Search code examples
cutility-method

Don't fully understand custom-written 'memcpy' function in C


So I was browsing the Quake engine source code earlier today and stumbled upon some written utility functions. One of them was 'Q_memcpy':

void Q_memcpy (void *dest, void *src, int count)
{
    int             i;

    if (( ( (long)dest | (long)src | count) & 3) == 0 )
    {
        count>>=2;
        for (i=0 ; i<count ; i++)
            ((int *)dest)[i] = ((int *)src)[i];
    }
    else
        for (i=0 ; i<count ; i++)
            ((byte *)dest)[i] = ((byte *)src)[i];
}

I understand the whole premise of the function but I don't quite understand the reason for the bitwise OR between the source and destination address. So the sum of my questions are as follows:

  • Why does 'count' get used in the same bitwise arithmetic?
  • Why is that result's last two bits checked if they are differing?
  • What purpose does this whole check serve?

I'm sure it's something obvious but please excuse my ignorance because I haven't really delved into the more low level side of things when it comes to programming. I just find it interesting and want to learn more.


Solution

  • It first tests if all 3 arguments are divisible by 4. If - and only if - they all are, it proceeds with copying 4 bytes at a time.

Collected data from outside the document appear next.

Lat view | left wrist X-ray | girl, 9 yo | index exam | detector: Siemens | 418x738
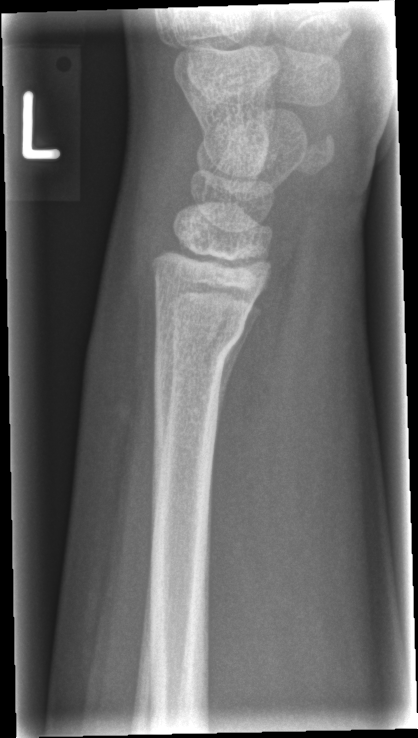

Boxes as x1,y1,x2,y2 (top-left / bottom-right, pixel units). Fracture identified at 150 310 250 361. Fracture classified AO/OTA 23r-M/2.1.
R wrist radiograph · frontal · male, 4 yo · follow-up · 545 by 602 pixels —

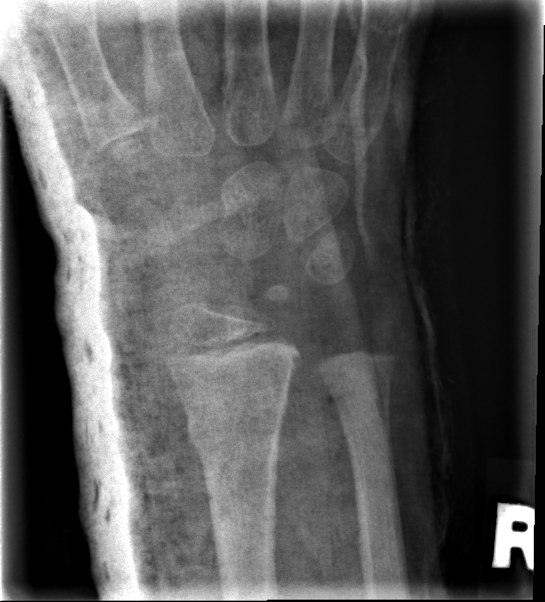
Findings: Fx identified at 182 401 288 462.

    I.e. this undecoded would be

    if ((long) src % 4 == 0 && (long) dst % 4 == 0 && count % 4 == 0 )
    {
        count = count / 4;
        for (i = 0; i < count; i++)
            ((int *)dest)[i] = ((int *)src)[i];
    }
    

    I am not sure if they tested their compiler and it generated bad code for even a test, and therefore they decided to write it in such a convoluted way. In any case, the x | y | z will guarantee that a bit n is set in the result if it is set in any of x, y or z. Therefore if the (x | y | z) & 3 results in 0, none of the numbers had either of the 2 lowest bits set, and therefore are divisible by 4.

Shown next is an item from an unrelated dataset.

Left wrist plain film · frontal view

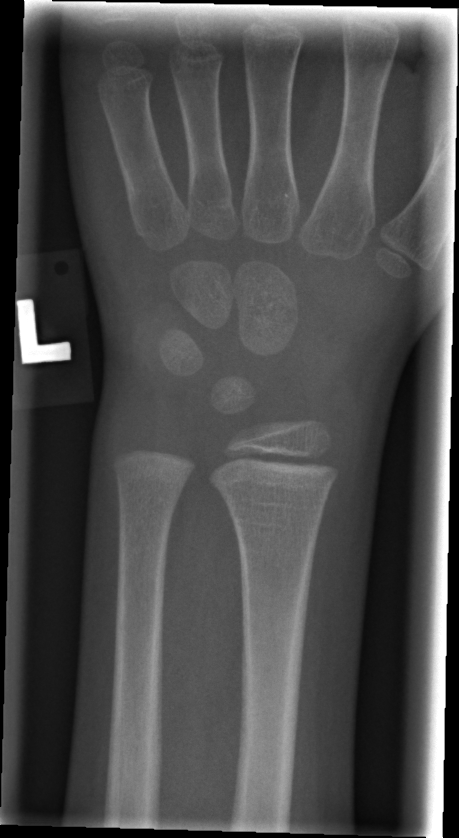
{"fracture": "none labeled"}

    Of course it would be rather silly to use now - the standard library memcpy in recent library implementations is almost certainly better than this.

    Therefore, on recent compilers you can optimize all calls to Q_memcpy by switching them to memcpy. GCC could generate things like 64-bit or SIMD moves with memcpy depending on the size of area to be copied.